I didn't want to I'm still here, in my opinion, purposely dwells on the details of a specific regime, of a specific historical moment, of well-defined characters, because it has the merit of dealing with a modus operandi characteristic of any authoritarian regime. The silence about certain details of her story is the transcendence of Eunice Paiva's story to the possibility of the same story being repeated to any Eunice, in any dictatorship. The brutality of Rubens Paiva's disappearance, in the silence about the details of his character, is the message that anyone can be a Rubens Paiva in a regime of violence.

In dark times like today, in a scenario of rising authoritarian ideologies, of extremes, of politicians who relativize the achievements of democracy, the importance of the film I'm still here and its visibility is not confined to a specific story. It tells the life of Eunice Paiva, but in it it tells the reality of what authoritarian regimes are, in any of their guises. In a scenario in which the marriage (of convenience) between democracy and capitalism seems to be being questioned, in which neoliberal flags seem willing to abandon the very liberal premises built over centuries and centuries of struggle, the film transcends the names of its characters to be a reminder of what can happen to anyone when certain limits are crossed, when the Schmittian logic of friend-enemy becomes state policy, when democracy (however flawed it may be) is relativized, and freedom gives way to intransigence.

As long as we can disagree, discuss, listen and be heard, and coexist in a democratic setting, certain guarantees, certain securities, and certain limits remain well protected.

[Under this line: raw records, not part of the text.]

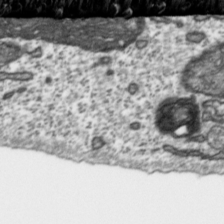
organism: Toxoplasma gondii
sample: Parasites in a vacuole inside a host cell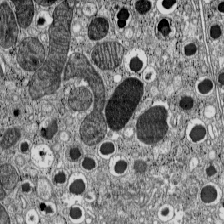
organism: C57BL Mouse
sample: Pancreatic islet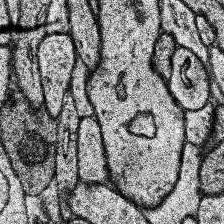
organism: Human
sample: Temporal Lobe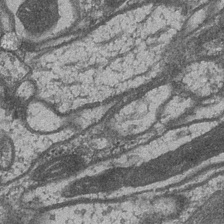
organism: Drosophila
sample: Optic medulla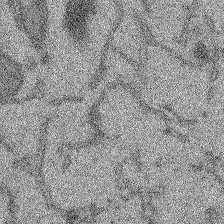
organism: Human
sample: HeLa cells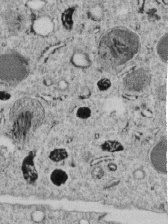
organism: C. elegans
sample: C. elegans embryo early stage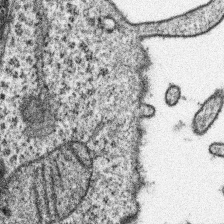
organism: Human
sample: HeLa cells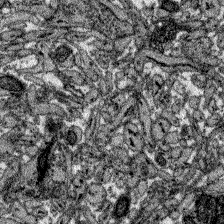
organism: Zebrafish
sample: Larval olfactory bulb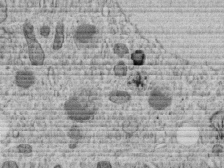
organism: C. elegans
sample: C. elegans embryo early stage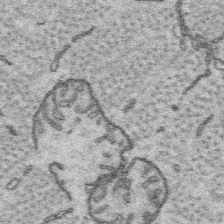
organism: Platynereis dumerilii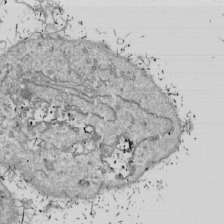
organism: Drosophila
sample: Cell division; meiosis; drosophila spermatocytes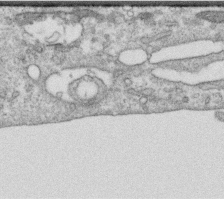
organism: Human
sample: Centriole in RPE cells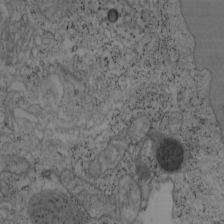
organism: Mouse
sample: OT-I killer T cells with ID8 ovarian cancer cells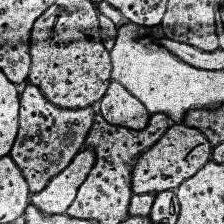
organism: Human
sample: Temporal Lobe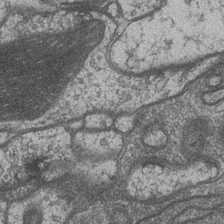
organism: Drosophila
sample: Optic medulla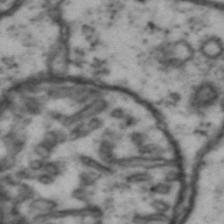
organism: Drosophila
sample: Brain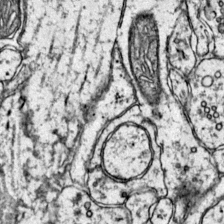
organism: Mouse
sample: Primary visual cortex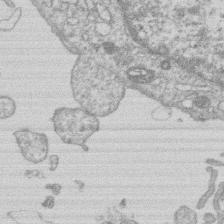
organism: Human
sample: Macrophage cells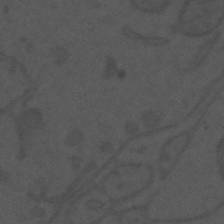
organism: Mouse
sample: Suprachiasmatic nucleus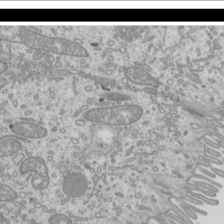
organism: Mouse
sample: Cilia; mouse epididymis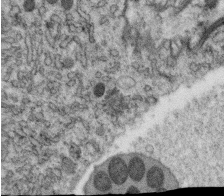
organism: C. elegans
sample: C. elegans oocyte; sperm cells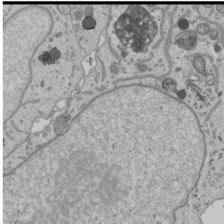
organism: Human
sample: Mitochondria in U2OS cells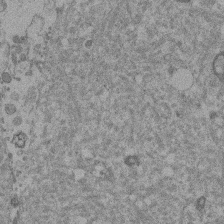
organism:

However, when the lines of democracy are frayed, when power is aroused by violence, when war (whether by force or psychological) becomes state policy, the disastrous and inexorable results will be cellars, disappearances, fatherless children, tortured wives and mothers, silence and fear.

This is the greatest merit of I'm still here, teach the younger ones, remind the older ones, prove the veracity of their history, and at the same time expand on what is silent about this history, what happens in authoritarian regimes. The film is essential today because it highlights, in all its violence and tragedy, the need to protect and fight for the defense of democratic guidelines, because if we are still here, they (those who hate democracy) are too.

*Ana Luiza Saramago Stern Professor at the Department of Law at PUC-Rio.

Reference

I'm still here

Brazil, 2024, 135 minutes.

Directed by: Walter Salles.

Screenplay: Murilo Hauser and Heitor Lorega.

Cinematography: Adrian Teijido.

Editing: Affonso Gonçalves.

Art Direction: Carlos Conti

Music: Warren Ellis

Cast: Fernanda Torres; Fernanda Montenegro; Selton Mello; Valentina Herszage, Luiza Kosovski, Barbara Luz, Guilherme Silveira and Cora Ramalho, Olivia Torres, Antonio Saboia, Marjorie Estiano, Maria Manoella and Gabriela Carneiro da Cunha.